VML will already be quite close to assembly languages / LLVM. It should be possible to add a translation layer later on with little difficulty (either ignoring the security aspect, or we might know enough then to be able to make it secure with confidence (modulo bugs in LLVM itself)).

Why not target the JVM, JavaScript, Asm.js, or PyPy, or LuaJIT, or Beam, or...?

There will typically be difficulties matching the needs of the source language with the workings of those environments. For example, direct translations of Scheme procedures to JavaScript procedures would have issues with both missing tail-call optimization and the memory retention problems mentioned above, and it doesn't provide for first-class access to continuations; using JavaScript closures in continuation-passing style wouldn't work for the missing TCO (and possibly for issues with how closures are implemented in JS), thus the only workable approach would likely look much like assembly language.

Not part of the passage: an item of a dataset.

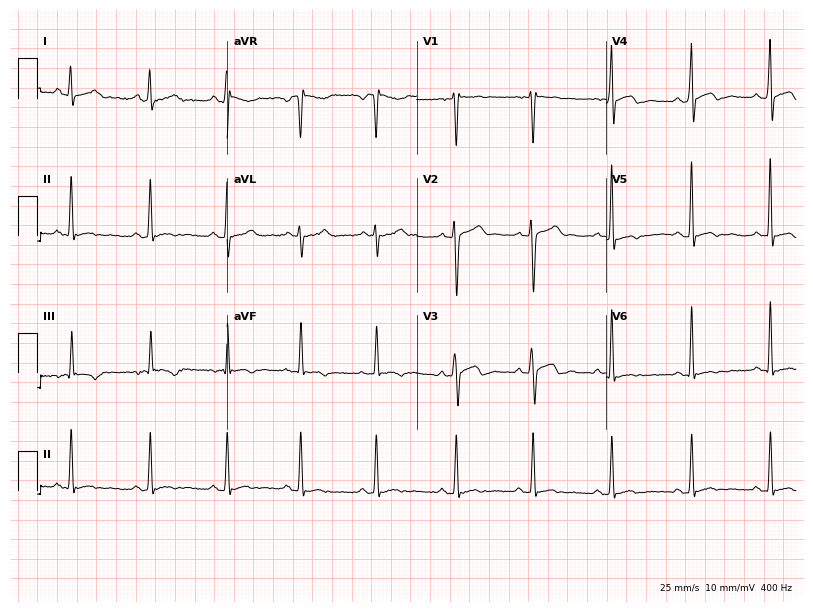
ECG — a 39-year-old male patient. Screened for six findings — first-degree AV block, right bundle branch block, left bundle branch block, sinus bradycardia, atrial fibrillation, sinus tachycardia — none is recorded.
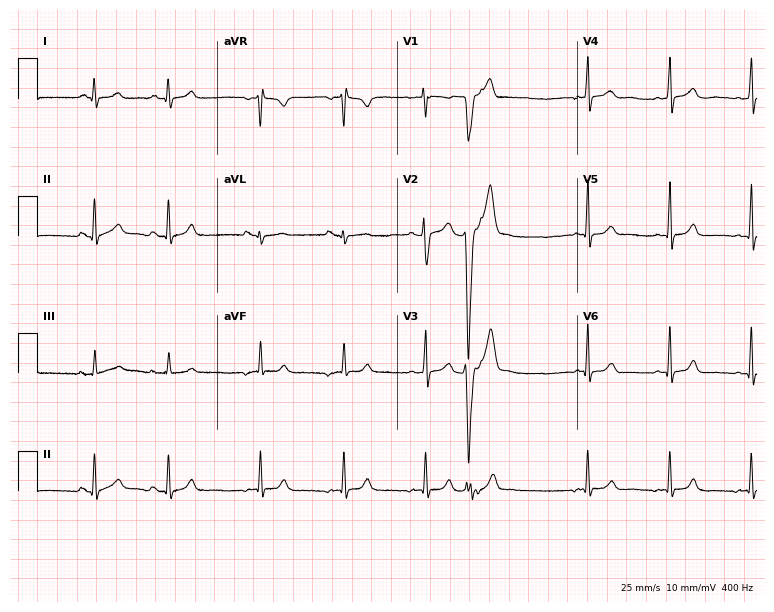
Resting 12-lead electrocardiogram (7.3-second recording at 400 Hz). Patient: a 20-year-old female. None of these six findings is recorded: first-degree AV block, right bundle branch block, left bundle branch block, sinus bradycardia, atrial fibrillation, sinus tachycardia.

Also, questions like how to use the debugger of that environment on programs generated by our compiler and still map the display back to the original language. Also, there are some of the same security issues as discussed above.

Writing a system on top of these from the bottom up while working around the limitations will be even messier than such an approach is anyway, and looks too hard as a first time group project. Also, would it be interesting?

With our own VM, we have a clear security boundary at the VML boundary (processes in VML can't do harm other than work with what access they are given; the compiler above VML could still mess up programs in security relevant ways, but the scope of the breakage is limited to the process). Designing for this is probably a worthwhile approach: after the design works (and tests are written (what about proofs?)), alternative backends could be added more easily.

(Note that another way to get our programs running in the web browser would be to compile the VM to Asm.js, either by way of Emscripten, or by producing an Asm.js backend for S3C.)